En los años de su reinado como regente de Tutmés III, la reina Hatshepsut levantó este singular edificio, inspirado en el que allí mismo erigiera Mentuhotep cinco siglos antes. Nos hallamos ahora en los comienzos de la centuria XV a. C. Hatshepsut se considera reina por derecho propio, más que regente, y actúa como tal a todos los efectos, para lo que cuenta con fieles colaboradores, como el propio Senmut, su arquitecto. El emplazamiento de este templo es el más grande circo de la montaña tebana, dentro del cual, y una vez más, la arquitectura va a compenetrarse con el paisaje en tan buena armonía como en las pirámides de Giza, pero partiendo de supuestos completamente distintos. Giza, en el repecho que forma el desierto sobre el valle del Nilo, ofrece a las pirámides un estupendo basamento telúrico, de modo que la obra arquitectónica emerge del horizonte como una compacta mole geométrica, con tanta lógica y naturalidad, que vista en lontananza, apenas distrae. Hubiera sido un dislate intentar cosa semejante en Deir el-Bahari, donde la magnitud del escenario natural condenaría a la mezquindad a la obra de cualquier arquitecto que se atreviese a medir sus fuerzas con el poder ciclópeo de la montaña. Bien caro lo pagó Mentuhotep al poner una pirámide en el centro de su mausoleo. Senmut no siguió su ejemplo a la hora de proyectar el templo de su reina. Se inspiró, sí, en las terrazas de su antecesor y también adoptó de él los pilares de sus pórticos y sus vanos oscuros; unos y otros tal vez deliberadamente -o al menos ésa es la impresión que producen- riman con los resaltes y grietas verticales del paredón rocoso de la montaña del fondo.
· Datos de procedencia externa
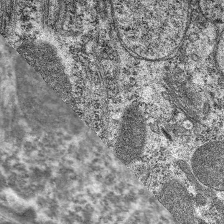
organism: C. elegans
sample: Pharynx
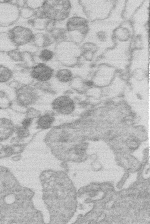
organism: Human
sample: Macrophage cells
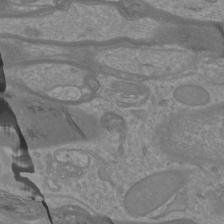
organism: Mouse
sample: Cortical neurons
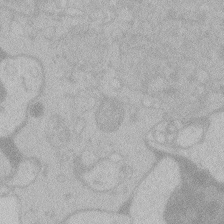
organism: Zebrafish
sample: Macrophage infected with Toxoplasma gondii
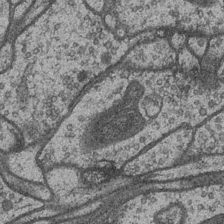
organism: Drosophila
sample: Optic medulla
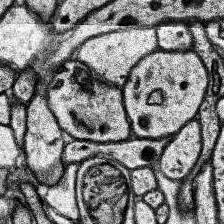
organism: Human
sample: Temporal Lobe
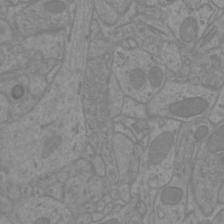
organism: Mouse
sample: Cortical neurons
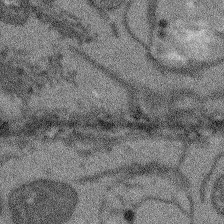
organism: Arabidopsis thaliana
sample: Root tip
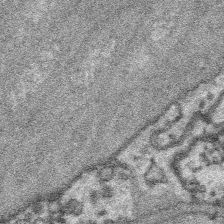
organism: Platynereis dumerilii
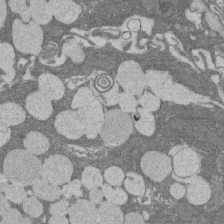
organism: Rat
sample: Salivary granule
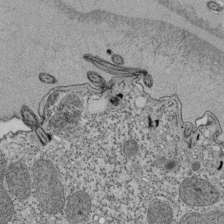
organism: Tetrahymena
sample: Cilia in tetrahymena
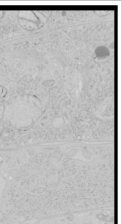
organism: Human
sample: Mitochondria in HCT116 cells
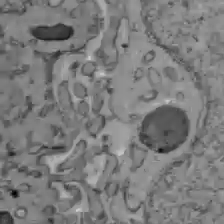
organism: C57BL Mouse
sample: Liver
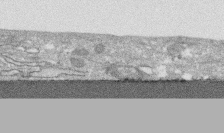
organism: Human
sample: CRL-1474
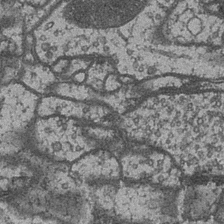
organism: Drosophila
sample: Optic medulla
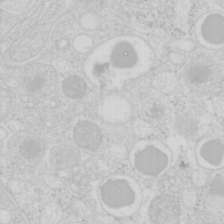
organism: Mouse
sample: Pancreas
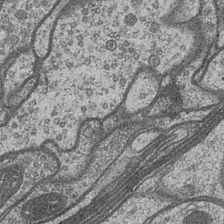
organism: Drosophila
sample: Optic medulla
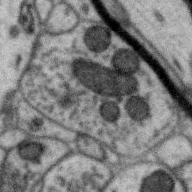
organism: Zebra finch
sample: Brain
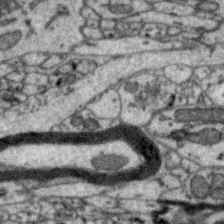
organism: Zebra finch
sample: Brain
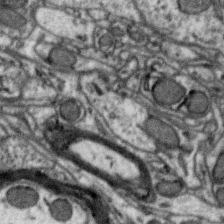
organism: Zebra finch
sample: Brain
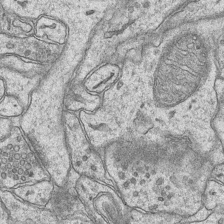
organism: Mouse
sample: CA1 Hippocampus
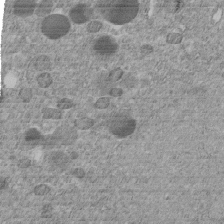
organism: C. elegans
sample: C. elegans embryo early stage
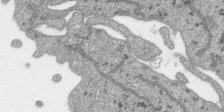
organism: Human
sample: Lung epithelial cells infected with SARS-CoV-2
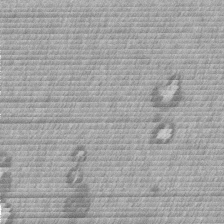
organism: Mouse
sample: Dividing mouse embryo 1 cell stage
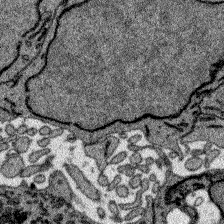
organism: Zebrafish
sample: Larval olfactory bulb
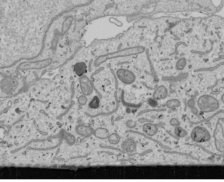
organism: Human
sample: Mitochondria in U2OS cells
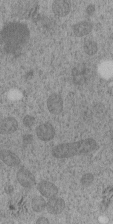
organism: C. elegans
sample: C. elegans embryo early stage
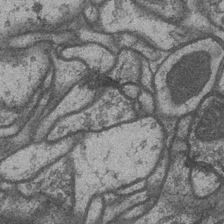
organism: Drosophila
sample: Optic medulla
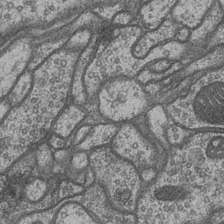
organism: Drosophila
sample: Optic medulla
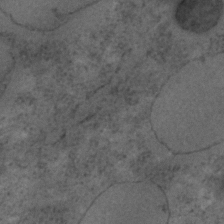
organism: C. elegans
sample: C. elegans embryo
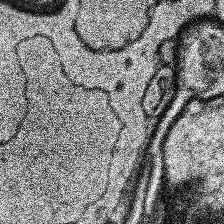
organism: Human
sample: Temporal Lobe
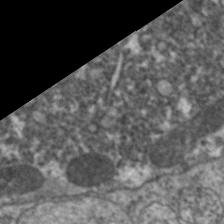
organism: C. elegans
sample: Pharynx
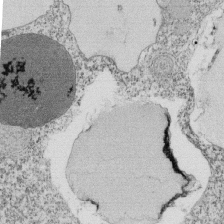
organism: Tetrahymena
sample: Cilia in tetrahymena
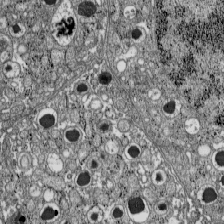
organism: C57BL Mouse
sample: Pancreatic islet
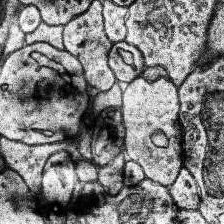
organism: Human
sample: Temporal Lobe
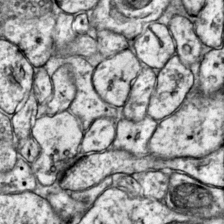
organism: Mouse
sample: Primary visual cortex
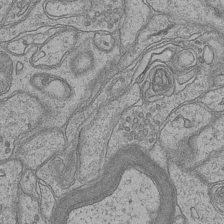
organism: Mouse
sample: CA1 Hippocampus
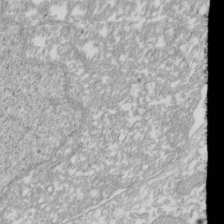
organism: Xenopus
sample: Cilia; centrioles in frog embryo cells
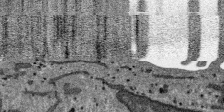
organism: Human
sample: Lung epithelial cells, uninfected (mock) control
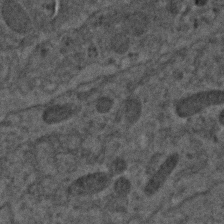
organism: C. elegans
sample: C. elegans embryo
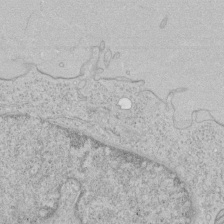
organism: Human
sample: Mitochondria in HCT116 cells
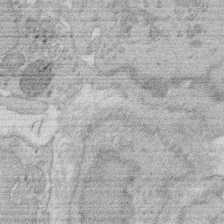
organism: Rat
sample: Salivary granule
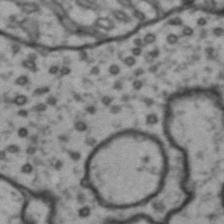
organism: Drosophila
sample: Brain
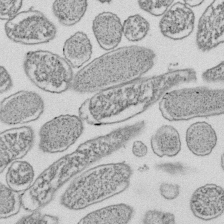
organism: E. coli
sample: Bacterial nucleoid
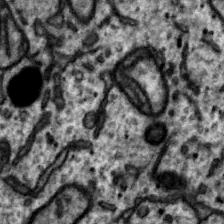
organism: Human
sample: HeLa cells
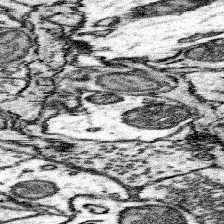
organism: Mouse
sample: Somatosensory cortex neuropil
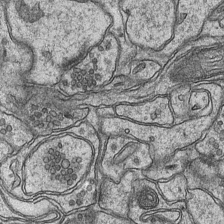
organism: Mouse
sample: CA1 Hippocampus
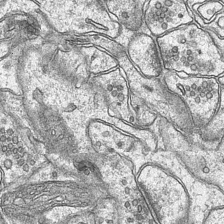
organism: Mouse
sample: CA1 Hippocampus
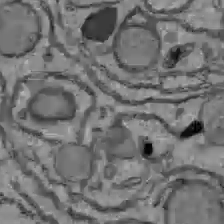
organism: C57BL Mouse
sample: Liver
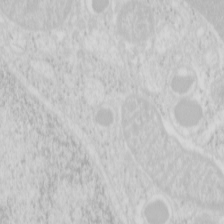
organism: Mouse
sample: Pancreas
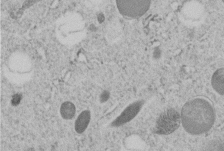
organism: C. elegans
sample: C. elegans embryo early stage
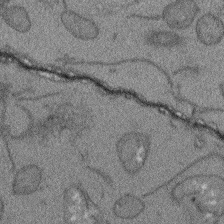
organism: Arabidopsis thaliana
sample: Root tip
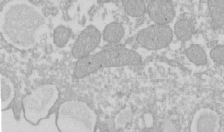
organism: Xenopus
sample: Cilia; centrioles in frog embryo cells
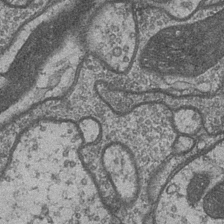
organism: Drosophila
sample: Optic medulla
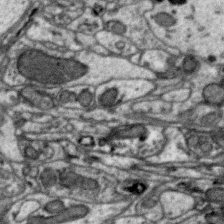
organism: Zebra finch
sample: Brain
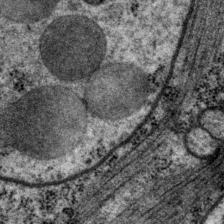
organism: P. pacificus
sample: Pharynx
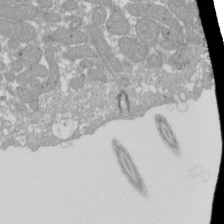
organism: Xenopus
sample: Cilia; centrioles in frog embryo cells
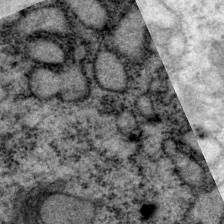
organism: P. pacificus
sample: Pharynx
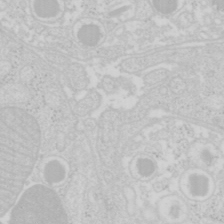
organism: Mouse
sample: Pancreas
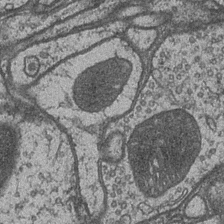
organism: Drosophila
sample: Optic medulla
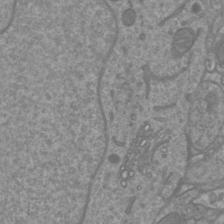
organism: Mouse
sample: Cortical neurons
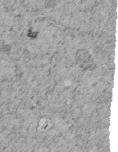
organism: C. elegans
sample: C. elegans embryo early stage

Sin perderla de vista se hizo el nuevo proyecto, con genial intuición, para reemplazar la pirámide arquitectónica por el acantilado pétreo que la naturaleza misma ofrecía. La obra se despliega así en profundidad, ganando muy poca altura, pero sí un dilatado fondo en sus tres terrazas consecutivas. Orladas de pórticos las tres, van llamando al viajero hacia el núcleo del santuario, socavado en las entrañas de la roca. Cuando el caminante se vuelve hacia el valle del Nilo, tratando tal vez de divisar Karnak en la remota lejanía, apenas se percata de hallarse en el interior de un templo. Tras desembarcar en un probable portal, tal vez un palacete equivalente al templo del valle de las pirámides clásicas, el visitante antiguo ascendía al templo por una calzada orlada de esfinges a sus dos lados, pues una de las novedades de este monumento va a consistir en el empleo de una elevada cantidad de estatuas y relieves en combinación con la arquitectura. Las esfinges eran tantas, en la calzada y en el patio de entrada -una cada diez metros-, que pese a la saña con que Tutmés III se cebó en ellas y en los pilares osíricos, algunas lograron sobrevivir, si no enteras, a pedazos. Cuando sus cabezas se conservan, el risueño semblante de la reina resplandece, demostrando que todo el odio con que la persiguieron sus detractores fue incapaz de acabar con su belleza. Al final de la calzada, un recinto trapezoidal, poblado de palmeras, ofrecía en su centro dos estanques en forma de T, con sus espesuras de papiros, sus poblaciones de aves, y sus márgenes cubiertas de flores.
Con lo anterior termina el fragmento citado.